Gradient Boosting (e.g., XGBoost, LightGBM): Another ensemble method that iteratively improves predictions by training new models to correct the errors of previous ones. These models have demonstrated high accuracy in industrial datasets, particularly for gear noise prediction. Studies have shown that XGBoost outperforms linear regression in predicting gear noise.
Deep neural networks (DNNs): Multilayer artificial neural networks capable of learning complex patterns. Used in regression settings, deep neural networks (e.g., Generalized Regression Neural Networks, GRNNs) can approximate the relationship between microgeometry modifications and radiated noise. While powerful, neural networks require large datasets and extensive computational resources. They also function as black box models, making interpretability a challenge. A comparative summary of machine learning algorithms is presented in Table 2.

While several ML algorithms are applicable to noise prediction, their performance and suitability depend on factors such as dataset size, feature dimensionality, and real-time constraints. Tree-based models typically outperform linear regression when dealing with complex, nonlinear patterns in gear noise, especially when the dataset includes interaction effects between profile deviations and surface waviness. However, these models are sensitive to hyperparameters, which must be optimized via techniques such as grid search or Bayesian optimization [24].

Support Vector Regression (SVR) excels in low-data scenarios but requires careful kernel selection and regularization tuning (C, ε), as poor choices can lead to underfitting or overfitting. Deep neural networks (DNNs), while capable of capturing high-dimensional nonlinear relationships, often require thousands of labeled samples and GPU-accelerated training, making them more suitable for enterprises with large-scale data infrastructure.
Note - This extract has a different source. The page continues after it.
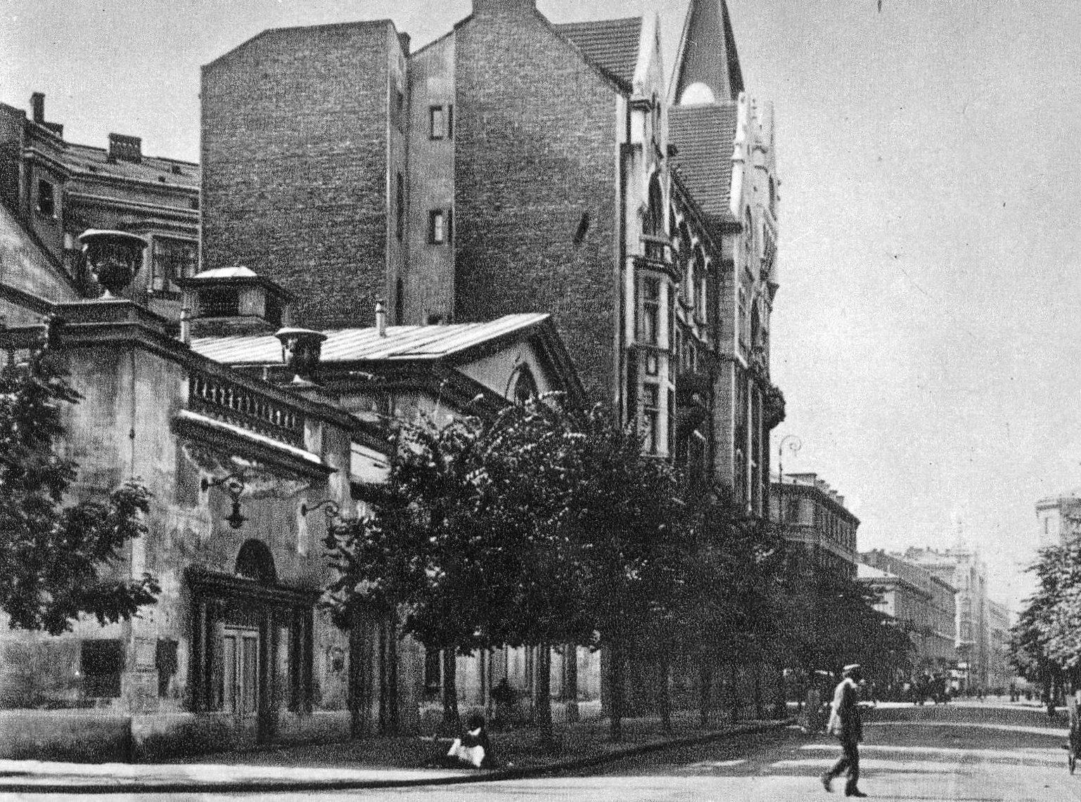 Budynek teatru ul. Jasna 3 róg Sienkiewicza 7 w Warszawie

Ultimately, model selection should balance prediction accuracy, interpretability, and computational cost depending on whether the goal is inline or precise numerical prediction of dB levels.
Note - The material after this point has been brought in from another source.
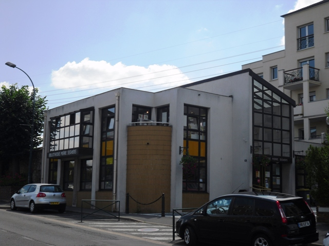 La bibliothèque Pierre Seghers d'Igny (91)

Figure 1 provides a comparative overview of the key ML methods applied in gear noise prediction, including Random Forest, Gradient Boosting (XGBoost), Support Vector Regression (SVR), and Deep Neural Networks (DNN). As illustrated, Random Forest offers balanced performance across prediction accuracy, interpretability, and computational speed, making it a practical baseline for rapid prototyping and feature screening. Gradient Boosting methods (XGBoost, LightGBM) show a notable advantage in prediction accuracy, particularly when sufficient training data (>1000 samples) and effective hyperparameter tuning strategies are employed, thus becoming the most suitable choice for production-level deployment. While SVR performs well in scenarios with limited data availability, it often struggles with scalability and computational efficiency, making it more suitable for smaller-scale precision tasks. Deep neural networks are the most powerful in capturing highly complex, nonlinear relationships, especially when working with large datasets or high-dimensional input data (such as raw acoustic spectra or image-based measurements). However, their deployment in industrial contexts can be challenging due to their significant computational requirements, lower interpretability, and greater tendency to overfit if not carefully regularized. Therefore, the choice among these algorithms should be guided by dataset characteristics, computational resources, required prediction speed, and interpretability constraints.
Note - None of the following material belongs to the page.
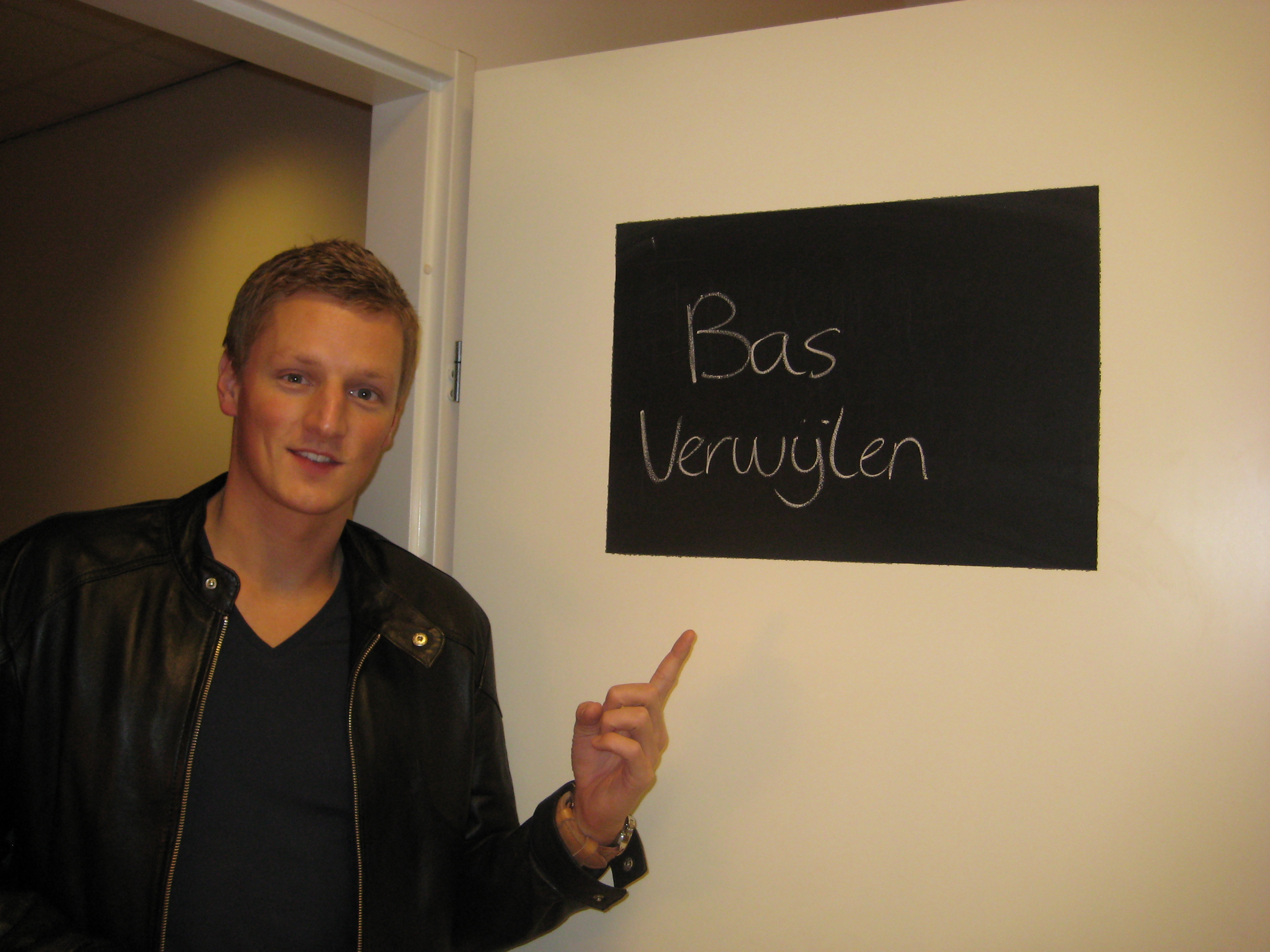 Bas net voor zijn optreden bij de MaDiWoDoVrijdagshow met Paul de leeuw en Filimon Wesselink

For many ML algorithms, hyperparameter tuning significantly affects predictive accuracy. While grid search provides exhaustive coverage, it becomes computationally expensive for large parameter spaces. Random search offers a more efficient alternative, and Bayesian optimization methods have recently gained popularity due to their ability to find optimal configurations with fewer iterations. These methods are particularly suited to industrial gear noise prediction, where model evaluation can be costly. Studies have confirmed that Bayesian tuning improves model generalization, especially in noisy, nonlinear datasets [25,26].

Interpretability trade-offs. While tree-based ensembles like Random Forest and XGBoost offer high prediction accuracy, they often act as “black boxes,” reducing transparency for engineers. To address this, tools such as SHAP (SHapley Additive exPlanations) and permutation importance allow post hoc model explanation. SHAP in particular is widely used in manufacturing because it provides both global and local interpretability, helping engineers understand how individual manufacturing deviations contribute to noise levels [27]. Incorporating SHAP analysis into gear production pipelines can enhance model trust and facilitate decision-making.

Detailed Comparison of the Three Most-Used ML Methods in Gear Noise Studies

Table 3 compares the three most widely used algorithms—Random Forest, XGBoost/LightGBM, and deep neural networks—in terms of prediction accuracy, data and computational requirements, and suitability for industrial deployment.

Figure 2 summarizes the end-to-end processing pipeline used for gear noise prediction, from data acquisition to model deployment and feedback integration.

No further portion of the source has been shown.